Silva classifier training

Benedict · July 22, 2020, 11:42am

Hi,

I would like to classify my query sequences using pre-trained silva classifier contributed by qiime2 society, however it was incompatible with the current qiime2 release (2020.6). Thus, I planned to train my own classifier using the pre-formatted SILVA reference database and taxonomy files (138 release) from the data resource page https://docs.qiime2.org/2020.6/data-resources/#taxonomy-classifiers-for-use-with-q2-feature-classifier. However, the job was killed due to incompatible version of scikit. May I know which version of scikit was used to process and produce the pre-formatted SILVA 138 release? Else, do you have any idea on which version of qiime2 is compatible with the mentioned pre-formatted silva database?

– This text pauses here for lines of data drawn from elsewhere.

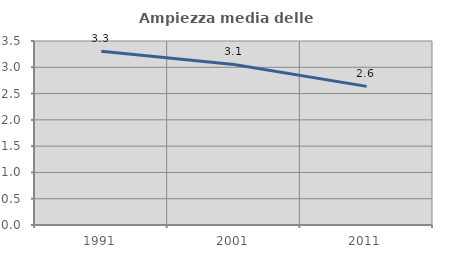
| Category | Ampiezza media delle famiglie |
|---|---|
| 1991.0 | 3.306 |
| 2001.0 | 3.055 |
| 2011.0 | 2.637 |
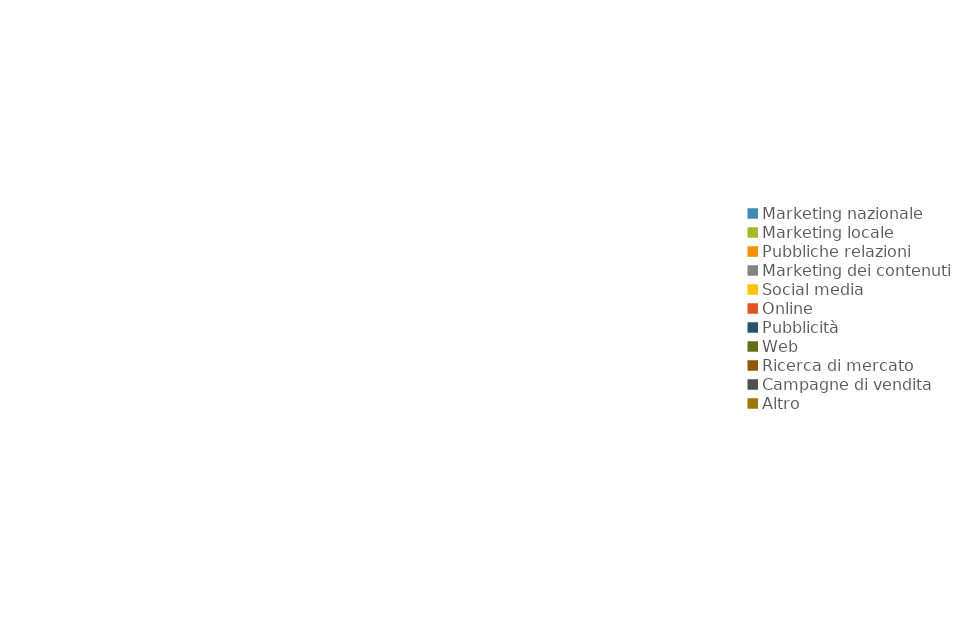
| Category | Series 0 | Series 1 |
|---|---|---|
| Marketing nazionale | 0 | 0 |
| Marketing locale | 0 | 0 |
| Pubbliche relazioni | 0 | 0 |
| Marketing dei contenuti | 0 | 0 |
| Social media | 0 | 0 |
| Online | 0 | 0 |
| Pubblicità | 0 | 0 |
| Web | 0 | 0 |
| Ricerca di mercato | 0 | 0 |
| Campagne di vendita | 0 | 0 |
| Altro | 0 | 0 |
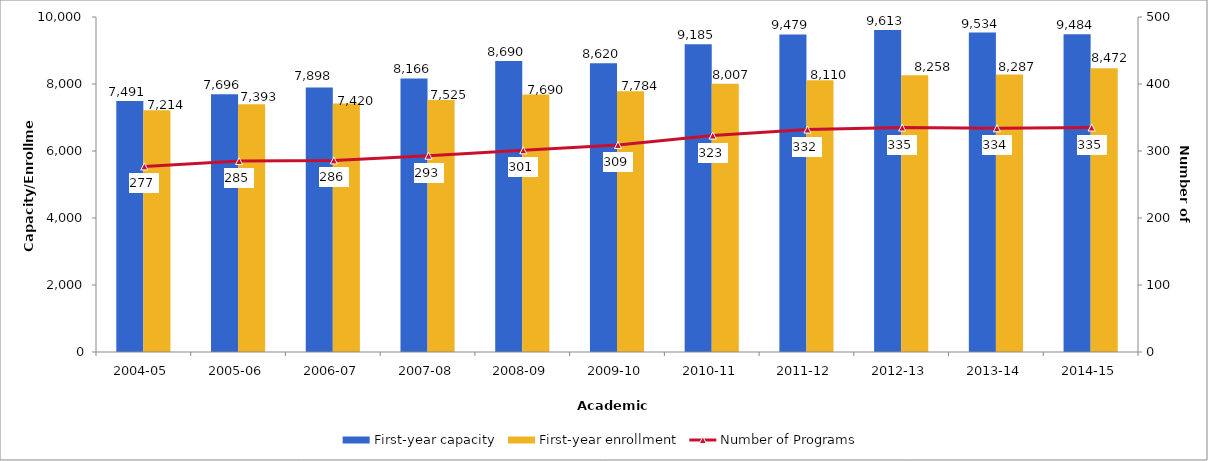
| Category | First-year capacity | First-year enrollment |
|---|---|---|
| 2004-05 | 7491 | 7214 |
| 2005-06 | 7696 | 7393 |
| 2006-07 | 7898 | 7420 |
| 2007-08 | 8166 | 7525 |
| 2008-09 | 8690 | 7690 |
| 2009-10 | 8620 | 7784 |
| 2010-11 | 9185 | 8007 |
| 2011-12 | 9479 | 8110 |
| 2012-13 | 9613 | 8258 |
| 2013-14 | 9534 | 8287 |
| 2014-15 | 9484 | 8472 |
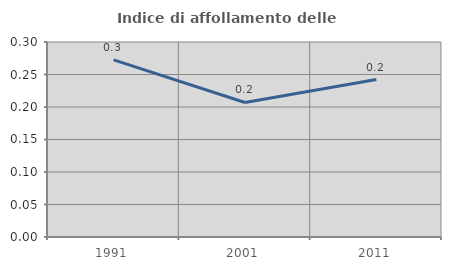
| Category | Indice di affollamento delle abitazioni  |
|---|---|
| 1991.0 | 0.272 |
| 2001.0 | 0.207 |
| 2011.0 | 0.242 |
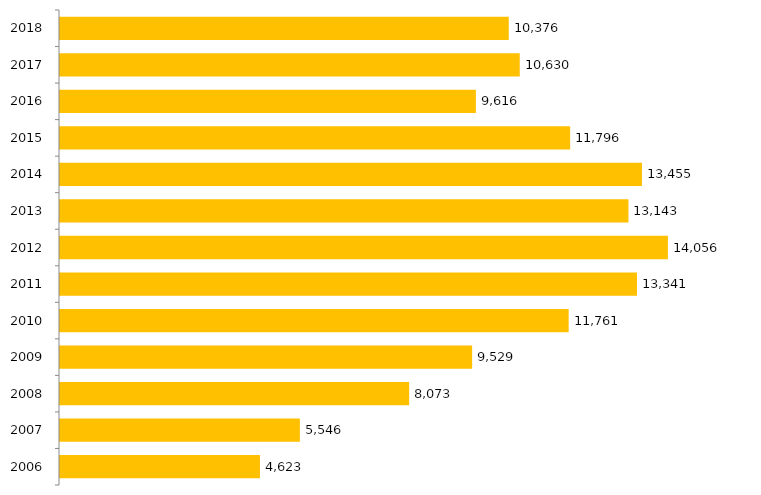
| Category | Inscritos |
|---|---|
| 2006.0 | 4623 |
| 2007.0 | 5546 |
| 2008.0 | 8073 |
| 2009.0 | 9529 |
| 2010.0 | 11761 |
| 2011.0 | 13341 |
| 2012.0 | 14056 |
| 2013.0 | 13143 |
| 2014.0 | 13455 |
| 2015.0 | 11796 |
| 2016.0 | 9616 |
| 2017.0 | 10630 |
| 2018.0 | 10376 |
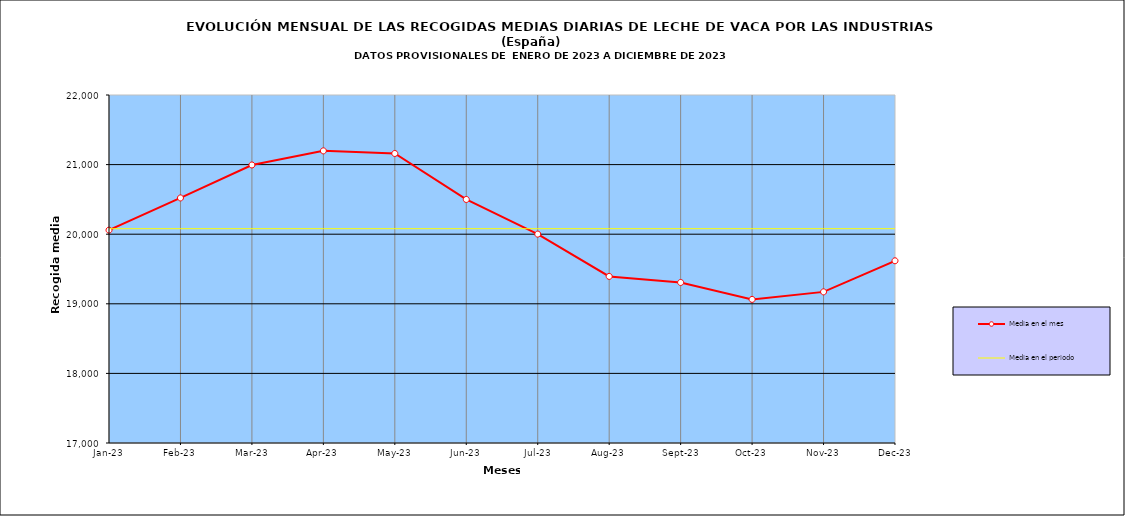
| Category | Media en el mes | Media en el periodo |
|---|---|---|
| 2023-01-01 | 20058.355 | 20078.822 |
| 2023-02-01 | 20521 | 20078.822 |
| 2023-03-01 | 20994.613 | 20078.822 |
| 2023-04-01 | 21197.267 | 20078.822 |
| 2023-05-01 | 21159.71 | 20078.822 |
| 2023-06-01 | 20499.167 | 20078.822 |
| 2023-07-01 | 20001.387 | 20078.822 |
| 2023-08-01 | 19393.581 | 20078.822 |
| 2023-09-01 | 19306.433 | 20078.822 |
| 2023-10-01 | 19063.323 | 20078.822 |
| 2023-11-01 | 19171.367 | 20078.822 |
| 2023-12-01 | 19617.903 | 20078.822 |
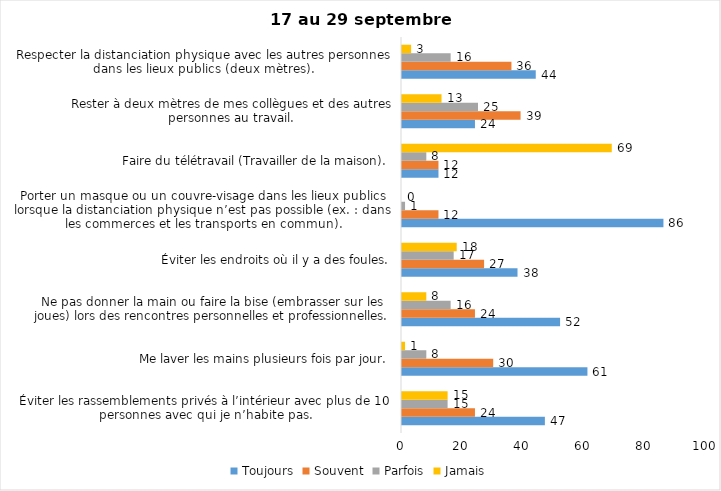
| Category | Toujours | Souvent | Parfois | Jamais |
|---|---|---|---|---|
| Éviter les rassemblements privés à l’intérieur avec plus de 10 personnes avec qui je n’habite pas. | 47 | 24 | 15 | 15 |
| Me laver les mains plusieurs fois par jour. | 61 | 30 | 8 | 1 |
| Ne pas donner la main ou faire la bise (embrasser sur les joues) lors des rencontres personnelles et professionnelles. | 52 | 24 | 16 | 8 |
| Éviter les endroits où il y a des foules. | 38 | 27 | 17 | 18 |
| Porter un masque ou un couvre-visage dans les lieux publics lorsque la distanciation physique n’est pas possible (ex. : dans les commerces et les transports en commun). | 86 | 12 | 1 | 0 |
| Faire du télétravail (Travailler de la maison). | 12 | 12 | 8 | 69 |
| Rester à deux mètres de mes collègues et des autres personnes au travail. | 24 | 39 | 25 | 13 |
| Respecter la distanciation physique avec les autres personnes dans les lieux publics (deux mètres). | 44 | 36 | 16 | 3 |
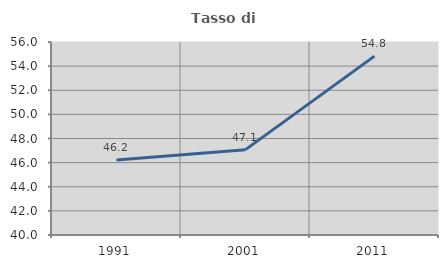
| Category | Tasso di occupazione   |
|---|---|
| 1991.0 | 46.226 |
| 2001.0 | 47.077 |
| 2011.0 | 54.83 |
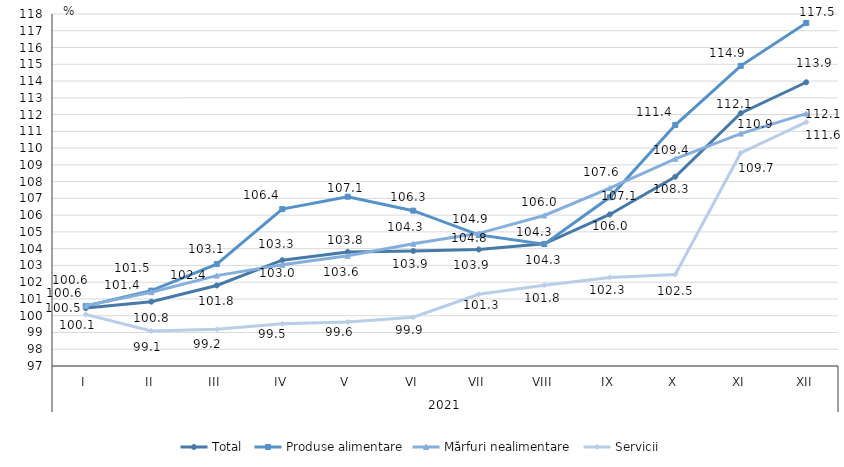
| Category | Total  | Produse alimentare | Mărfuri nealimentare  | Servicii |
|---|---|---|---|---|
| 0 | 100.456 | 100.577 | 100.604 | 100.08 |
| 1 | 100.836 | 101.497 | 101.401 | 99.094 |
| 2 | 101.804 | 103.079 | 102.392 | 99.186 |
| 3 | 103.311 | 106.358 | 103.035 | 99.519 |
| 4 | 103.806 | 107.1 | 103.572 | 99.628 |
| 5 | 103.862 | 106.267 | 104.293 | 99.91 |
| 6 | 103.95 | 104.823 | 104.915 | 101.277 |
| 7 | 104.292 | 104.27 | 105.979 | 101.815 |
| 8 | 106.042 | 107.065 | 107.615 | 102.285 |
| 9 | 108.292 | 111.376 | 109.36 | 102.463 |
| 10 | 112.081 | 114.906 | 110.868 | 109.708 |
| 11 | 113.928 | 117.461 | 112.055 | 111.555 |
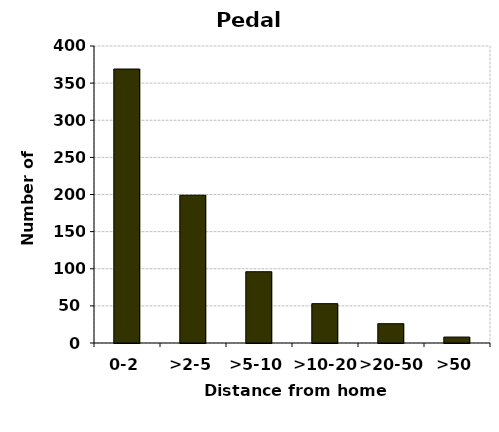
| Category | Pedal cycles |
|---|---|
| 0-2 | 369 |
| >2-5 | 199 |
| >5-10 | 96 |
| >10-20 | 53 |
| >20-50 | 26 |
| >50 | 8 |
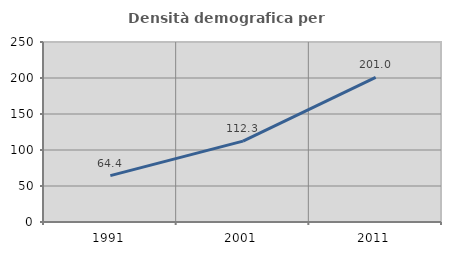
| Category | Densità demografica |
|---|---|
| 1991.0 | 64.382 |
| 2001.0 | 112.294 |
| 2011.0 | 200.965 |
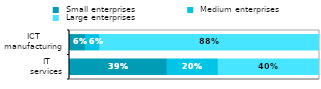
| Category |  Small enterprises |  Medium enterprises |  Large enterprises |
|---|---|---|---|
|  IT 
services | 0.392 | 0.204 | 0.404 |
|  ICT 
manufacturing | 0.064 | 0.059 | 0.877 |
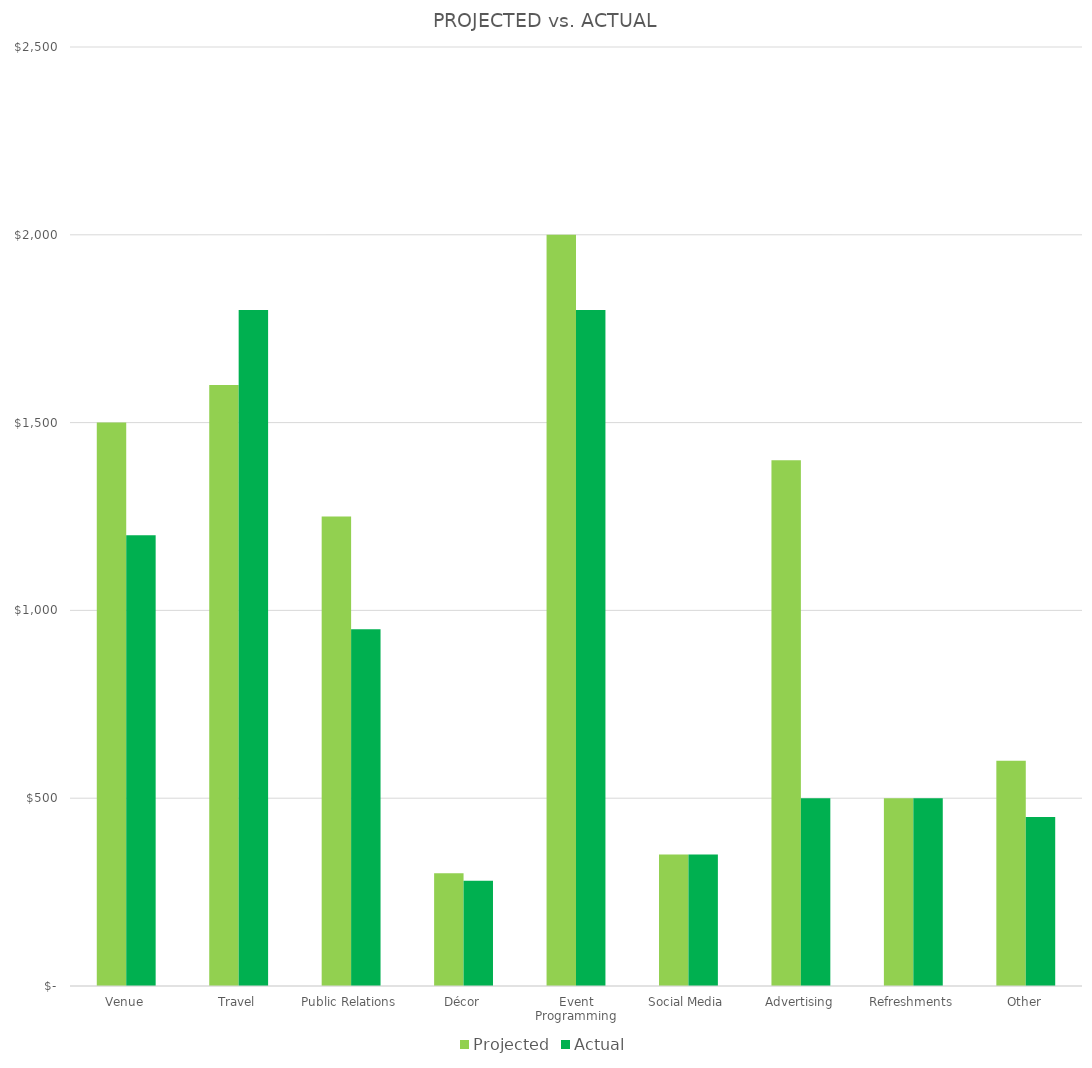
| Category | Projected | Actual |
|---|---|---|
| Venue | 1500 | 1200 |
| Travel | 1600 | 1800 |
| Public Relations | 1250 | 950 |
| Décor | 300 | 280 |
| Event Programming | 2000 | 1800 |
| Social Media | 350 | 350 |
| Advertising | 1400 | 500 |
| Refreshments | 500 | 500 |
| Other | 600 | 450 |

Apart from this, my taxonomic classification using pre-trained classifier always being killed too due to memory error. May I seek the advice on computer core (mine is 6) and memory size (mine is12GB RAM) for the successful classification and classifier training based on your previous experience?

Thank you.

-Benedict-

SoilRotifer · July 22, 2020, 3:19pm

Hi @Benedict,

Unless your environment was altered, the current SILVA 138 classifiers should work with 2020.6, as they were made with that version. Do you know which version of scikit-learn you have?

We have an “escape hatch” of sorts… You can simply train the classifier yourself using these files as input to feature-classifier classify-sklearn.

-Mike

system · August 22, 2020, 9:19pm

This topic was automatically closed 31 days after the last reply. New replies are no longer allowed.